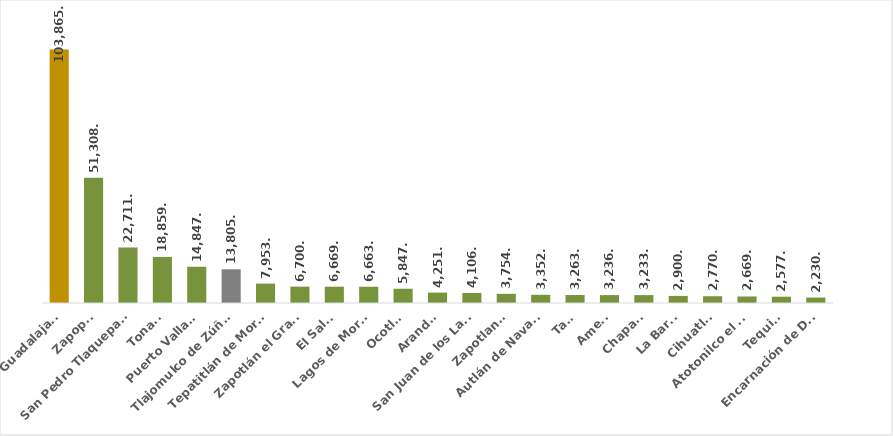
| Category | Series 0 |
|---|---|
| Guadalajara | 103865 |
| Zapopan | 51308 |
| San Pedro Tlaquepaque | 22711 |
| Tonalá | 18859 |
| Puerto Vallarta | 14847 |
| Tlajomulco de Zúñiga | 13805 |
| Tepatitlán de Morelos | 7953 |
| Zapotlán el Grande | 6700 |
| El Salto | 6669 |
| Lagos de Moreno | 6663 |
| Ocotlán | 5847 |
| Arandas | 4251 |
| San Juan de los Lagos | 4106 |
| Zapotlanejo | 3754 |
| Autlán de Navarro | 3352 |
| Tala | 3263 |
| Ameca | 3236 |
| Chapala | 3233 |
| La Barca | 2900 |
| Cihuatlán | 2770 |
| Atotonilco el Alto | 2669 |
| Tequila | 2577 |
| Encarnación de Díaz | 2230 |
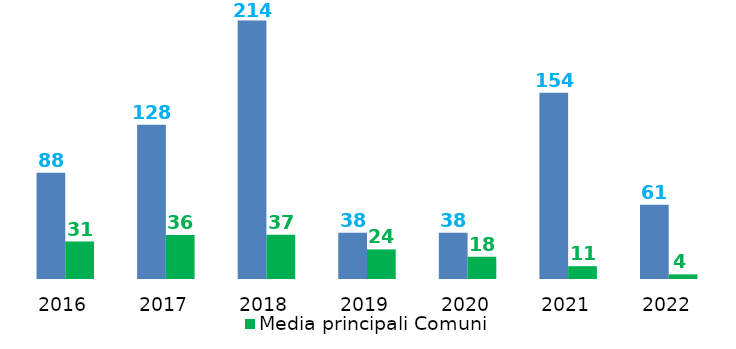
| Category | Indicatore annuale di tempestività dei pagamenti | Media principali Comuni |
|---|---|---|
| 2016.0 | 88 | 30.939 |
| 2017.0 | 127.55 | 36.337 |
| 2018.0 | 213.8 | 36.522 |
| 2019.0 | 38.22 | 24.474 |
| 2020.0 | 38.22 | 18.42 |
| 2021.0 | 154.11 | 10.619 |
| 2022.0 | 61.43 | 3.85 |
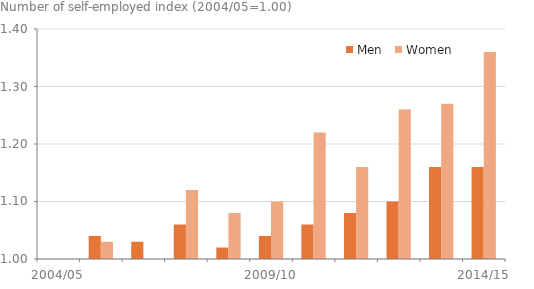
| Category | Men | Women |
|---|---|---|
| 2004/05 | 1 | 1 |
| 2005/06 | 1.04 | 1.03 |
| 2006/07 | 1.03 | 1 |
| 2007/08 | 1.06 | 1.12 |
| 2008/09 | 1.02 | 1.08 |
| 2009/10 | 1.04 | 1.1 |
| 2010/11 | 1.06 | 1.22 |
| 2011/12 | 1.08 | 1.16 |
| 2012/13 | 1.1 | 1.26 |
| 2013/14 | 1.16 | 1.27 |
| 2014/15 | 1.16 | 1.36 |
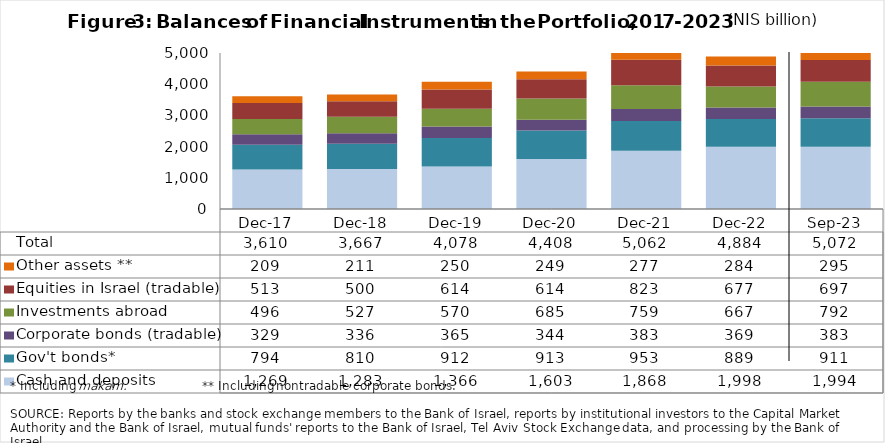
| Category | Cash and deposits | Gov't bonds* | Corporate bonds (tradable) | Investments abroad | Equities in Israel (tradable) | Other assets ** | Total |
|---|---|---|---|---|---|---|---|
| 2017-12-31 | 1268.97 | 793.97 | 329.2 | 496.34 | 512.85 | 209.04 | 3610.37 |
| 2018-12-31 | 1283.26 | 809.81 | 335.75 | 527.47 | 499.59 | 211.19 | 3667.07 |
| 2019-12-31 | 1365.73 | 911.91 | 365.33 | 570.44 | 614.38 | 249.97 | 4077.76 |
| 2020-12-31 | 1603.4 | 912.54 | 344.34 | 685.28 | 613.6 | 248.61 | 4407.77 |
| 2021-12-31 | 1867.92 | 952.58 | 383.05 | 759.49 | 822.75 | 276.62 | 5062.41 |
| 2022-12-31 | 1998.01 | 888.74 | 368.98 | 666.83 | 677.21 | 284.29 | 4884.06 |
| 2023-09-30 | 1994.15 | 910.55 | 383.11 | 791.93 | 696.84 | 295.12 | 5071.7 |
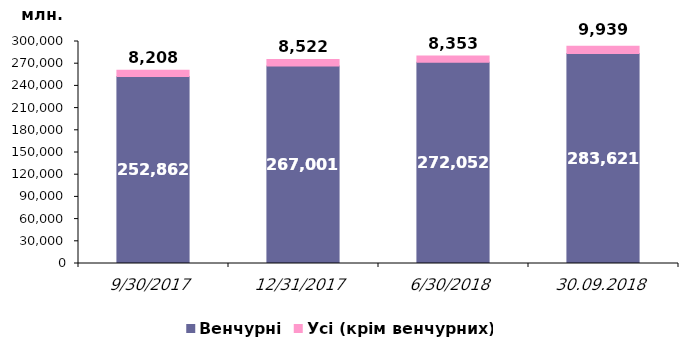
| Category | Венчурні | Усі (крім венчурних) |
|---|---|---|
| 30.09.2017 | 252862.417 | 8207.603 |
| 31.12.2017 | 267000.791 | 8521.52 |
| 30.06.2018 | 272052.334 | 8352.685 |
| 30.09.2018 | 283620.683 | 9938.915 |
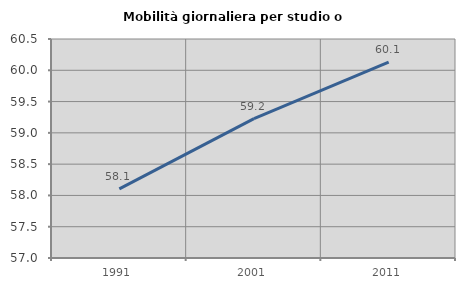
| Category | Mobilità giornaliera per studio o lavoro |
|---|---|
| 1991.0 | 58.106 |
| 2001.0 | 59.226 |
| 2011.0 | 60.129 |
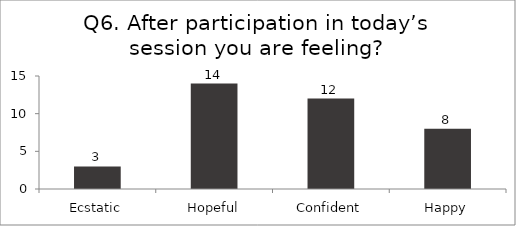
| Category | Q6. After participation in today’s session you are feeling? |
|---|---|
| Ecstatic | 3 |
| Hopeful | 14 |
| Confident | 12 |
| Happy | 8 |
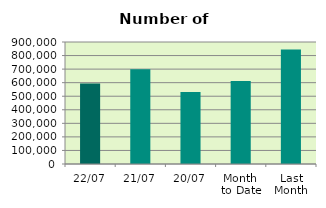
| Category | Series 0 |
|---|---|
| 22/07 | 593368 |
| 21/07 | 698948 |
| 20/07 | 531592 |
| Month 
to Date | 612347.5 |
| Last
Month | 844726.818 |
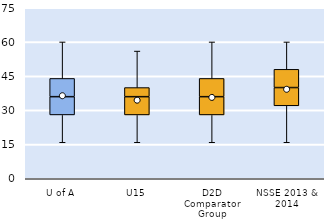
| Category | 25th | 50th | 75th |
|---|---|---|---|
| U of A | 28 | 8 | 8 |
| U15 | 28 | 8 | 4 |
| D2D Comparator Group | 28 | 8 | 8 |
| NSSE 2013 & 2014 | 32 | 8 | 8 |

Task =
Print out the material verbatim, skipping pictures.

Response =
| Category | Series 0 |
|---|---|
| Guadalajara | 103865 |
| Zapopan | 51308 |
| San Pedro Tlaquepaque | 22711 |
| Tonalá | 18859 |
| Puerto Vallarta | 14847 |
| Tlajomulco de Zúñiga | 13805 |
| Tepatitlán de Morelos | 7953 |
| Zapotlán el Grande | 6700 |
| El Salto | 6669 |
| Lagos de Moreno | 6663 |
| Ocotlán | 5847 |
| Arandas | 4251 |
| San Juan de los Lagos | 4106 |
| Zapotlanejo | 3754 |
| Autlán de Navarro | 3352 |
| Tala | 3263 |
| Ameca | 3236 |
| Chapala | 3233 |
| La Barca | 2900 |
| Cihuatlán | 2770 |
| Atotonilco el Alto | 2669 |
| Tequila | 2577 |
| Encarnación de Díaz | 2230 |
| Category | Indicatore annuale di tempestività dei pagamenti | Media principali Comuni |
|---|---|---|
| 2016.0 | 88 | 30.939 |
| 2017.0 | 127.55 | 36.337 |
| 2018.0 | 213.8 | 36.522 |
| 2019.0 | 38.22 | 24.474 |
| 2020.0 | 38.22 | 18.42 |
| 2021.0 | 154.11 | 10.619 |
| 2022.0 | 61.43 | 3.85 |
| Category | Men | Women |
|---|---|---|
| 2004/05 | 1 | 1 |
| 2005/06 | 1.04 | 1.03 |
| 2006/07 | 1.03 | 1 |
| 2007/08 | 1.06 | 1.12 |
| 2008/09 | 1.02 | 1.08 |
| 2009/10 | 1.04 | 1.1 |
| 2010/11 | 1.06 | 1.22 |
| 2011/12 | 1.08 | 1.16 |
| 2012/13 | 1.1 | 1.26 |
| 2013/14 | 1.16 | 1.27 |
| 2014/15 | 1.16 | 1.36 |
| Category | Cash and deposits | Gov't bonds* | Corporate bonds (tradable) | Investments abroad | Equities in Israel (tradable) | Other assets ** | Total |
|---|---|---|---|---|---|---|---|
| 2017-12-31 | 1268.97 | 793.97 | 329.2 | 496.34 | 512.85 | 209.04 | 3610.37 |
| 2018-12-31 | 1283.26 | 809.81 | 335.75 | 527.47 | 499.59 | 211.19 | 3667.07 |
| 2019-12-31 | 1365.73 | 911.91 | 365.33 | 570.44 | 614.38 | 249.97 | 4077.76 |
| 2020-12-31 | 1603.4 | 912.54 | 344.34 | 685.28 | 613.6 | 248.61 | 4407.77 |
| 2021-12-31 | 1867.92 | 952.58 | 383.05 | 759.49 | 822.75 | 276.62 | 5062.41 |
| 2022-12-31 | 1998.01 | 888.74 | 368.98 | 666.83 | 677.21 | 284.29 | 4884.06 |
| 2023-09-30 | 1994.15 | 910.55 | 383.11 | 791.93 | 696.84 | 295.12 | 5071.7 |
| Category | Венчурні | Усі (крім венчурних) |
|---|---|---|
| 30.09.2017 | 252862.417 | 8207.603 |
| 31.12.2017 | 267000.791 | 8521.52 |
| 30.06.2018 | 272052.334 | 8352.685 |
| 30.09.2018 | 283620.683 | 9938.915 |
| Category | Mobilità giornaliera per studio o lavoro |
|---|---|
| 1991.0 | 58.106 |
| 2001.0 | 59.226 |
| 2011.0 | 60.129 |
| Category | Q6. After participation in today’s session you are feeling? |
|---|---|
| Ecstatic | 3 |
| Hopeful | 14 |
| Confident | 12 |
| Happy | 8 |
| Category | Series 0 |
|---|---|
| 22/07 | 593368 |
| 21/07 | 698948 |
| 20/07 | 531592 |
| Month 
to Date | 612347.5 |
| Last
Month | 844726.818 |
| Category | 25th | 50th | 75th |
|---|---|---|---|
| U of A | 28 | 8 | 8 |
| U15 | 28 | 8 | 4 |
| D2D Comparator Group | 28 | 8 | 8 |
| NSSE 2013 & 2014 | 32 | 8 | 8 |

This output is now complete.